→ **Exercise goal**:
The expected output is the data below, character for character, without its pictures.

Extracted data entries
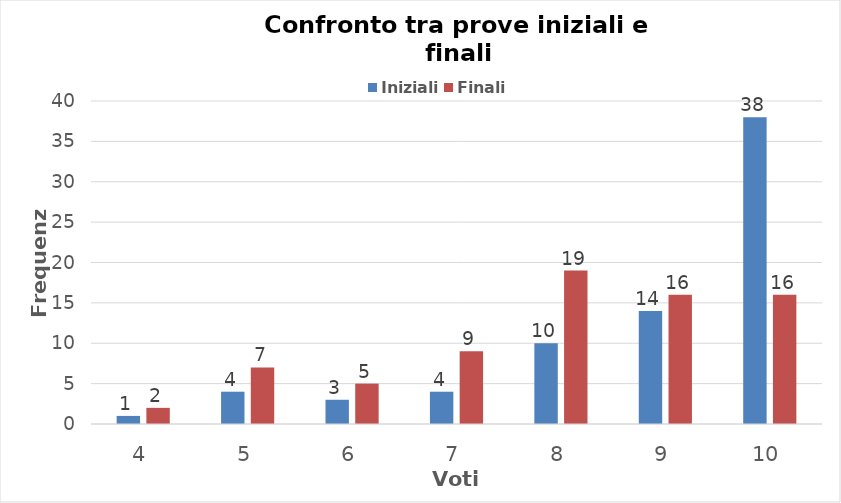
| Category | Iniziali | Finali |
|---|---|---|
| 4.0 | 1 | 2 |
| 5.0 | 4 | 7 |
| 6.0 | 3 | 5 |
| 7.0 | 4 | 9 |
| 8.0 | 10 | 19 |
| 9.0 | 14 | 16 |
| 10.0 | 38 | 16 |
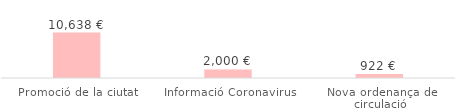
| Category | Total |
|---|---|
| Promoció de la ciutat | 10637.94 |
| Informació Coronavirus | 2000 |
| Nova ordenança de circulació | 922.02 |
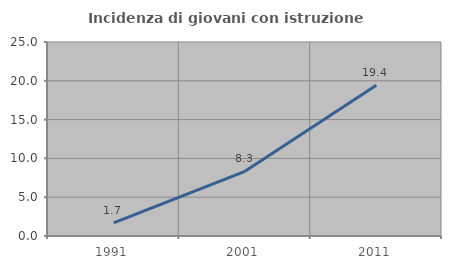
| Category | Incidenza di giovani con istruzione universitaria |
|---|---|
| 1991.0 | 1.695 |
| 2001.0 | 8.333 |
| 2011.0 | 19.417 |
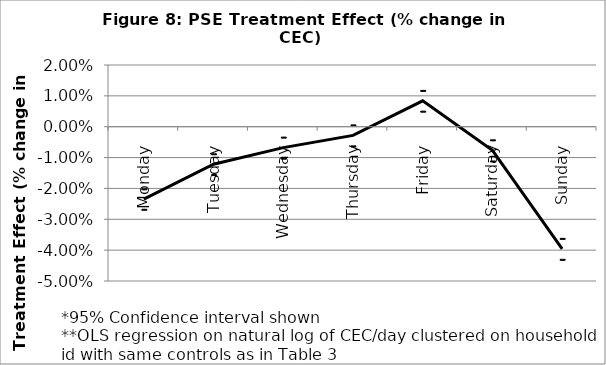
| Category | Series 0 | 2 Sd below | 2 SD above |
|---|---|---|---|
| Monday | -0.023 | -0.027 | -0.02 |
| Tuesday | -0.012 | -0.016 | -0.009 |
| Wednesday | -0.007 | -0.01 | -0.003 |
| Thursday | -0.003 | -0.006 | 0.001 |
| Friday | 0.008 | 0.005 | 0.012 |
| Saturday | -0.008 | -0.011 | -0.004 |
| Sunday | -0.04 | -0.043 | -0.036 |

→ **Answer box**:
| Category | Iniziali | Finali |
|---|---|---|
| 4.0 | 1 | 2 |
| 5.0 | 4 | 7 |
| 6.0 | 3 | 5 |
| 7.0 | 4 | 9 |
| 8.0 | 10 | 19 |
| 9.0 | 14 | 16 |
| 10.0 | 38 | 16 |
| Category | Total |
|---|---|
| Promoció de la ciutat | 10637.94 |
| Informació Coronavirus | 2000 |
| Nova ordenança de circulació | 922.02 |
| Category | Incidenza di giovani con istruzione universitaria |
|---|---|
| 1991.0 | 1.695 |
| 2001.0 | 8.333 |
| 2011.0 | 19.417 |
| Category | Series 0 | 2 Sd below | 2 SD above |
|---|---|---|---|
| Monday | -0.023 | -0.027 | -0.02 |
| Tuesday | -0.012 | -0.016 | -0.009 |
| Wednesday | -0.007 | -0.01 | -0.003 |
| Thursday | -0.003 | -0.006 | 0.001 |
| Friday | 0.008 | 0.005 | 0.012 |
| Saturday | -0.008 | -0.011 | -0.004 |
| Sunday | -0.04 | -0.043 | -0.036 |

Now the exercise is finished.